→ Directions for this task
Without the pictures, give every record again exactly.

→ Data records
━━━━━━━━━━
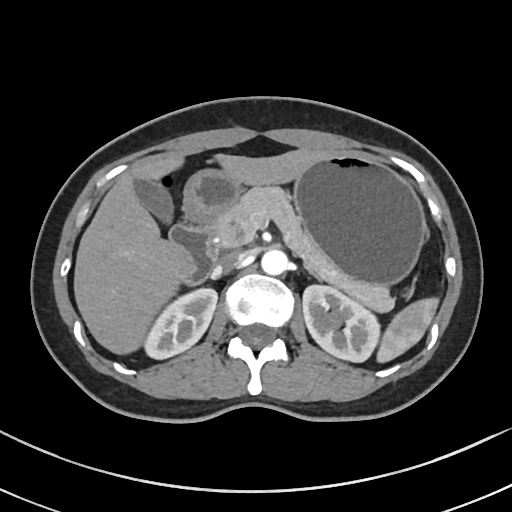

Computed tomography, abdomen. axial view. soft-tissue window. SOMATOM Force scanner. scan has 15 labeled organs (that count is for the whole scan; organs this slice misses have no box)
Organ boxes in pixel coordinates; each row gives the top-left (x1, y1) and bottom-right (x2, y2) corners.
| organ | x1 | y1 | x2 | y2 |
|---|---|---|---|---|
| spleen | 377 | 297 | 438 | 362 |
| right kidney | 143 | 288 | 217 | 359 |
| left kidney | 303 | 285 | 379 | 361 |
| gall bladder | 133 | 179 | 172 | 222 |
| liver | 74 | 147 | 331 | 354 |
| stomach | 184 | 152 | 426 | 284 |
| aorta | 261 | 249 | 288 | 275 |
| inferior vena cava | 212 | 253 | 241 | 276 |
| pancreas | 214 | 185 | 394 | 312 |
| right adrenal gland | 199 | 279 | 205 | 283 |
| left adrenal gland | 307 | 268 | 319 | 279 |
| duodenum | 169 | 218 | 217 | 284 |
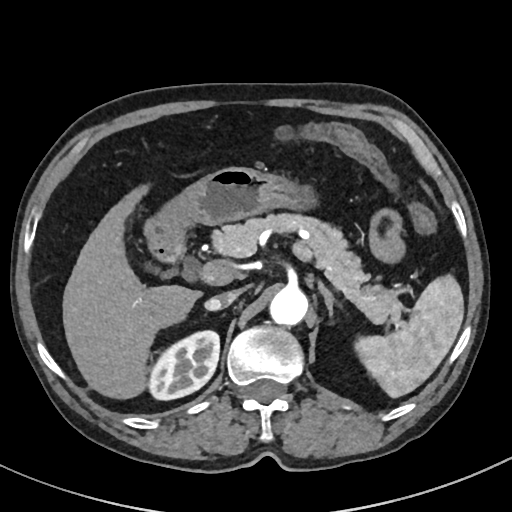
Abdominal CT. axial view. SOMATOM Force scanner
{"organs":{"spleen":[357,274,463,398],"right kidney":[149,332,219,399],"gall bladder":[156,268,178,278],"liver":[62,187,201,401],"stomach":[146,167,313,242],"aorta":[268,286,307,326],"inferior vena cava":[204,288,244,309],"pancreas":[212,215,400,323],"left adrenal gland":[318,282,333,319],"duodenum":[150,240,185,260]}}
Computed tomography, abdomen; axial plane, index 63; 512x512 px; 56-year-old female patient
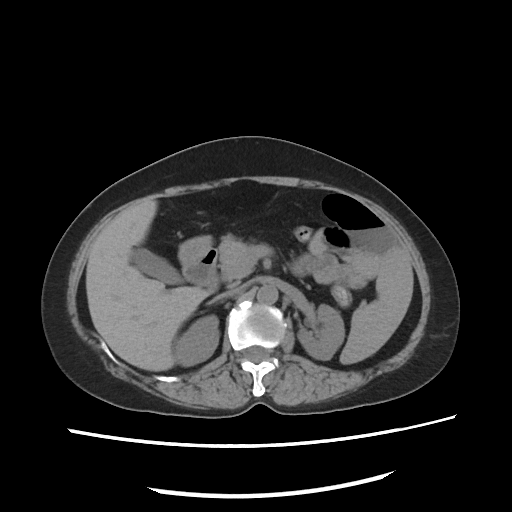 {"organs":{"right kidney":[174,315,219,366],"liver":[86,200,204,371],"inferior vena cava":[215,282,251,300],"left kidney":[298,304,345,359],"stomach":[179,237,213,265],"gall bladder":[130,248,181,281],"duodenum":[184,249,218,289],"pancreas":[218,236,256,283],"aorta":[257,284,277,305],"spleen":[341,247,412,364]}}
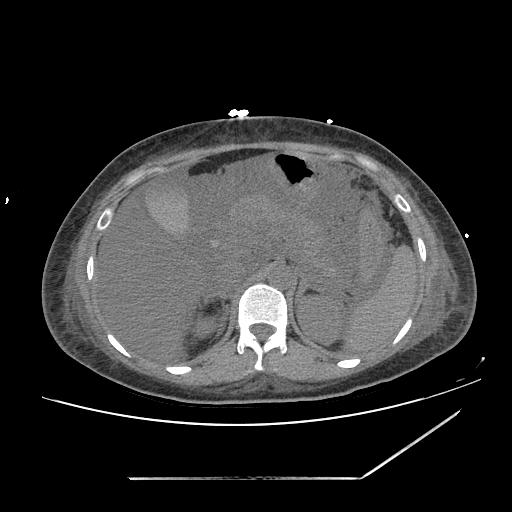 Computed tomography, abdomen · Axial slice 133/191 · soft-tissue window (W 400 / L 40) · 512x512 px · 15 organs annotated in this scan (counted over the whole 3D scan, not this slice; an organ is boxed only where this slice passes through it)
Coordinates as <box>x1,y1,x2,y2</box> in pixels.
spleen: <box>344,244,417,351</box>
left adrenal gland: <box>296,276,327,299</box>
pancreas: <box>229,194,338,302</box>
liver: <box>96,185,203,360</box>
aorta: <box>267,267,293,289</box>
inferior vena cava: <box>215,261,246,294</box>
stomach: <box>267,150,325,202</box>
right adrenal gland: <box>203,294,227,338</box>
left kidney: <box>296,295,344,344</box>
gall bladder: <box>144,175,191,245</box>
right kidney: <box>191,315,218,338</box>
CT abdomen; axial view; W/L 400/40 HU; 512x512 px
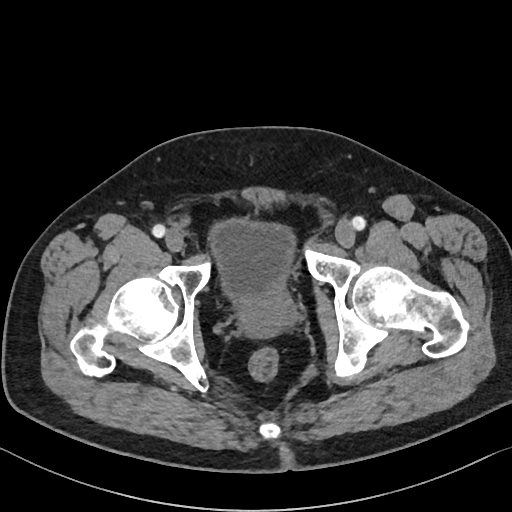
{"organs":{"bladder":[209,219,294,298],"prostate/uterus":[237,290,297,337]}}
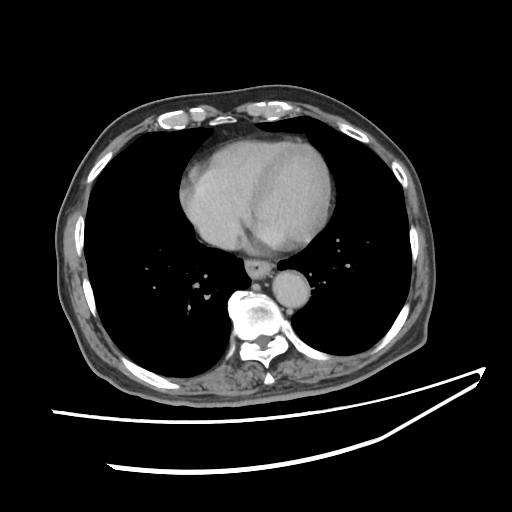 Abdominal CT; this slice is in the lower chest, just above the liver — Axial slice 90/91 — soft-tissue window (W 400 / L 40) — 83-year-old male patient
Of the structures in the chest, this dataset labels only the esophagus, the aorta and the inferior vena cava; the heart and lungs have no label.
<organs><organ name="esophagus" x1="245" y1="259" x2="277" y2="277"/><organ name="inferior vena cava" x1="197" y1="219" x2="238" y2="247"/><organ name="aorta" x1="272" y1="269" x2="309" y2="308"/></organs>
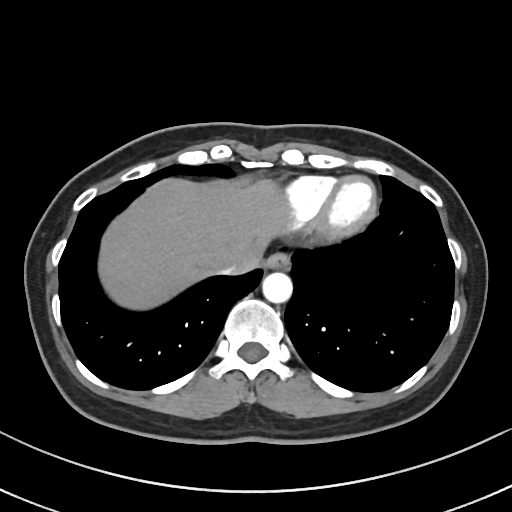
CT abdomen. axial plane, index 210. SOMATOM Force scanner
Bounding boxes in pixels, one row per box: x1, y1 is the top-left corner and x2, y2 the bottom-right.
| organ | x1 | y1 | x2 | y2 |
|---|---|---|---|---|
| inferior vena cava | 218 | 265 | 235 | 274 |
| esophagus | 265 | 252 | 290 | 270 |
| aorta | 262 | 272 | 292 | 303 |
| liver | 98 | 178 | 284 | 309 |
━━━━━━━━━━
→ Solution for this problem
Computed tomography, abdomen. axial view. soft-tissue window. SOMATOM Force scanner. scan has 15 labeled organs (that count is for the whole scan; organs this slice misses have no box)
Organ boxes in pixel coordinates; each row gives the top-left (x1, y1) and bottom-right (x2, y2) corners.
| organ | x1 | y1 | x2 | y2 |
|---|---|---|---|---|
| spleen | 377 | 297 | 438 | 362 |
| right kidney | 143 | 288 | 217 | 359 |
| left kidney | 303 | 285 | 379 | 361 |
| gall bladder | 133 | 179 | 172 | 222 |
| liver | 74 | 147 | 331 | 354 |
| stomach | 184 | 152 | 426 | 284 |
| aorta | 261 | 249 | 288 | 275 |
| inferior vena cava | 212 | 253 | 241 | 276 |
| pancreas | 214 | 185 | 394 | 312 |
| right adrenal gland | 199 | 279 | 205 | 283 |
| left adrenal gland | 307 | 268 | 319 | 279 |
| duodenum | 169 | 218 | 217 | 284 |
Abdominal CT. axial view. SOMATOM Force scanner
{"organs":{"spleen":[357,274,463,398],"right kidney":[149,332,219,399],"gall bladder":[156,268,178,278],"liver":[62,187,201,401],"stomach":[146,167,313,242],"aorta":[268,286,307,326],"inferior vena cava":[204,288,244,309],"pancreas":[212,215,400,323],"left adrenal gland":[318,282,333,319],"duodenum":[150,240,185,260]}}
Computed tomography, abdomen; axial plane, index 63; 512x512 px; 56-year-old female patient
 {"organs":{"right kidney":[174,315,219,366],"liver":[86,200,204,371],"inferior vena cava":[215,282,251,300],"left kidney":[298,304,345,359],"stomach":[179,237,213,265],"gall bladder":[130,248,181,281],"duodenum":[184,249,218,289],"pancreas":[218,236,256,283],"aorta":[257,284,277,305],"spleen":[341,247,412,364]}}
 Computed tomography, abdomen · Axial slice 133/191 · soft-tissue window (W 400 / L 40) · 512x512 px · 15 organs annotated in this scan (counted over the whole 3D scan, not this slice; an organ is boxed only where this slice passes through it)
Coordinates as <box>x1,y1,x2,y2</box> in pixels.
spleen: <box>344,244,417,351</box>
left adrenal gland: <box>296,276,327,299</box>
pancreas: <box>229,194,338,302</box>
liver: <box>96,185,203,360</box>
aorta: <box>267,267,293,289</box>
inferior vena cava: <box>215,261,246,294</box>
stomach: <box>267,150,325,202</box>
right adrenal gland: <box>203,294,227,338</box>
left kidney: <box>296,295,344,344</box>
gall bladder: <box>144,175,191,245</box>
right kidney: <box>191,315,218,338</box>
CT abdomen; axial view; W/L 400/40 HU; 512x512 px
{"organs":{"bladder":[209,219,294,298],"prostate/uterus":[237,290,297,337]}}
 Abdominal CT; this slice is in the lower chest, just above the liver — Axial slice 90/91 — soft-tissue window (W 400 / L 40) — 83-year-old male patient
Of the structures in the chest, this dataset labels only the esophagus, the aorta and the inferior vena cava; the heart and lungs have no label.
<organs><organ name="esophagus" x1="245" y1="259" x2="277" y2="277"/><organ name="inferior vena cava" x1="197" y1="219" x2="238" y2="247"/><organ name="aorta" x1="272" y1="269" x2="309" y2="308"/></organs>
CT abdomen. axial plane, index 210. SOMATOM Force scanner
Bounding boxes in pixels, one row per box: x1, y1 is the top-left corner and x2, y2 the bottom-right.
| organ | x1 | y1 | x2 | y2 |
|---|---|---|---|---|
| inferior vena cava | 218 | 265 | 235 | 274 |
| esophagus | 265 | 252 | 290 | 270 |
| aorta | 262 | 272 | 292 | 303 |
| liver | 98 | 178 | 284 | 309 |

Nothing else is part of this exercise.